Follow with: "What would you do differently?" or "What support do you need?" This makes it actionable.

```mermaid
flowchart LR
    S[Situation: When/Where] --> B[Behavior: What happened]
    B --> I[Impact: Effect on others/outcome]
    I --> A[Ask: What next?]
```

## Psychological Safety

Mentees need to feel safe to ask "dumb" questions, admit mistakes, and try things that might fail.

**Practices:**
- **Admit your own gaps** — "I don't know; let's figure it out."
- **Normalize mistakes** — "I've made that error; here's what I learned."
- **Separate person from code** — "This design has a flaw" not "You're wrong."
- **Create low-stakes experiments** — Pair first, then solo with review.

**Red flag:** If a mentee never asks questions or admits uncertainty, they may not feel safe. Check in: "What would make it easier to bring up when you're stuck?"

## When to Answer vs When to Question

| Context | Prefer | Why |
|---------|--------|-----|
| Urgent production issue | Answer | Speed matters; learning can follow |
| Design decision | Questions | Ownership and deeper understanding |
| First-time concept | Answer + explain | Build foundation before questioning |
| Recurring pattern | Questions | They likely know; need to retrieve it |
| Mentee is stuck and frustrated | Answer or pair | Reduce overload first |

## Mentoring Plan Template

A simple one-page plan keeps mentoring intentional:

1. **Stage** — Where are they (Dreyfus)? What evidence?
2. **Goals** — 2–3 learning goals for the next quarter
3. **Stretch assignment** — One project or ownership area
4. **Feedback cadence** — How often?

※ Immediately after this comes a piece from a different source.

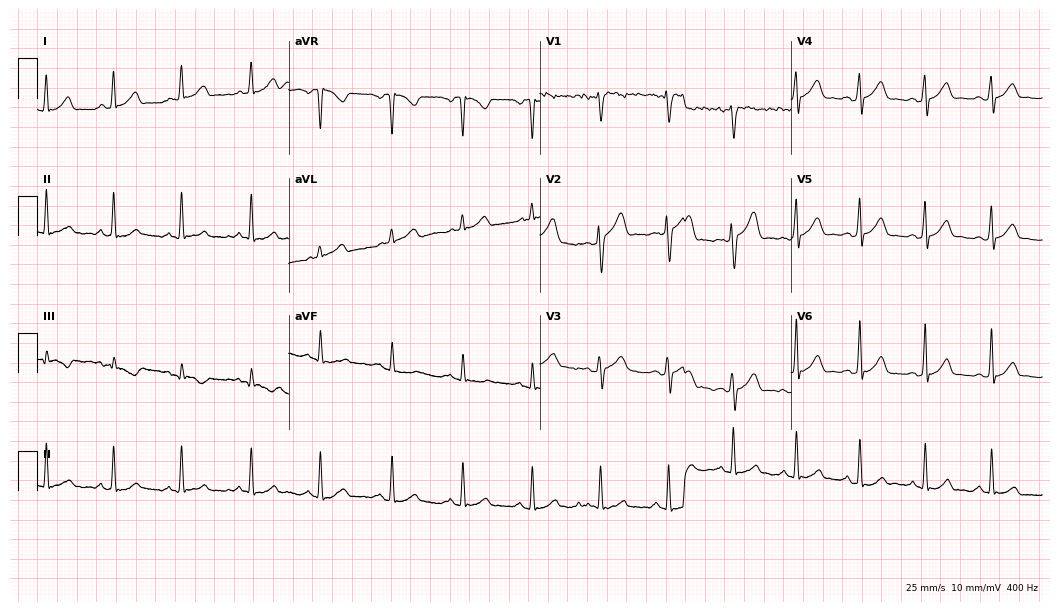
12-lead ECG from a male, 30 years old. Screened for six findings — first-degree AV block, right bundle branch block (RBBB), left bundle branch block (LBBB), sinus bradycardia, atrial fibrillation (AF), sinus tachycardia — none is recorded. Only these six findings were labelled.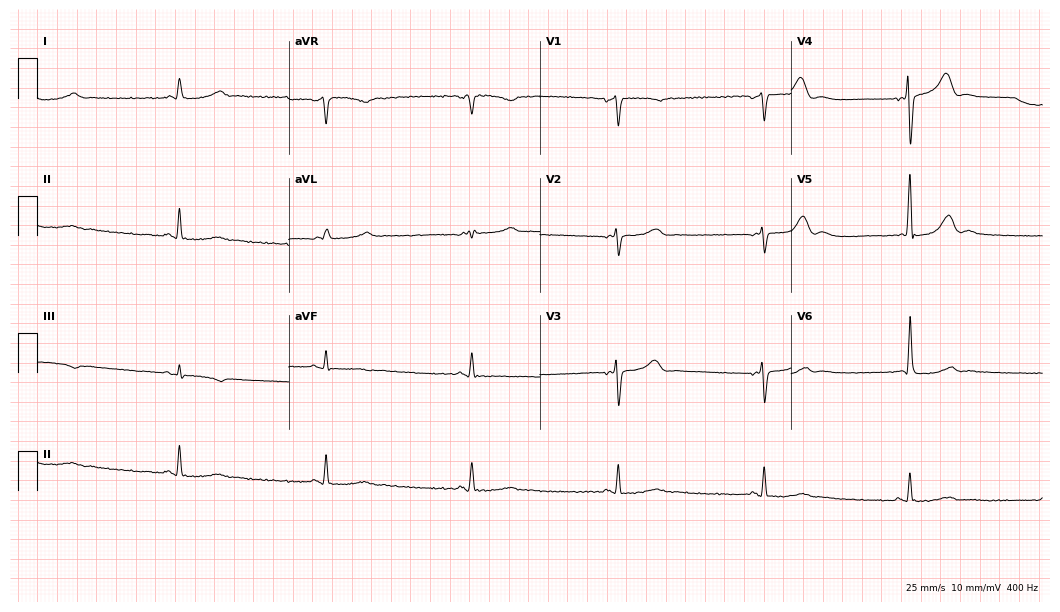
Standard 12-lead ECG recorded from a 75-year-old male. The tracing shows sinus bradycardia (a sinus rate of 50 beats per minute or less).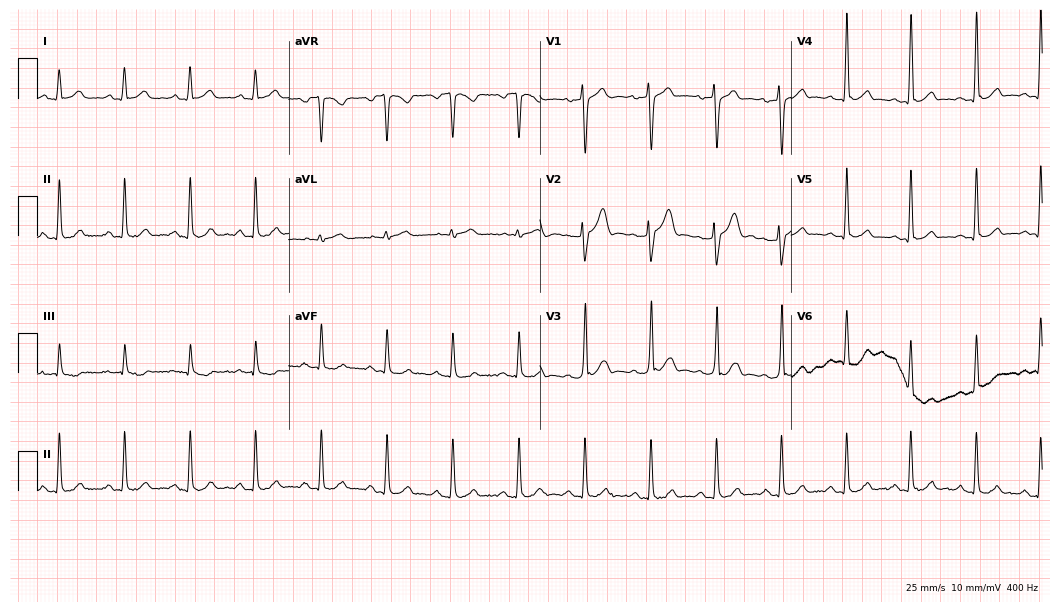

What format?
5. **Revisit** — When will you adjust? (e.g., mid-quarter check-in)

---

## Key Takeaways

1. **Mentoring ≠ coaching ≠ sponsoring** — Use all three as needed.
2. **Match style to stage** — Novices need rules; experts need space.
3. **Socratic questions** build ownership; direct answers build speed.
4. **SBI feedback** is specific, non-accusatory, and actionable.
5. **Psychological safety** enables risk-taking and growth.
6. **Stretch assignments** with clear criteria and support drive learning.
7. **Document your plan** — A one-page plan keeps mentoring intentional.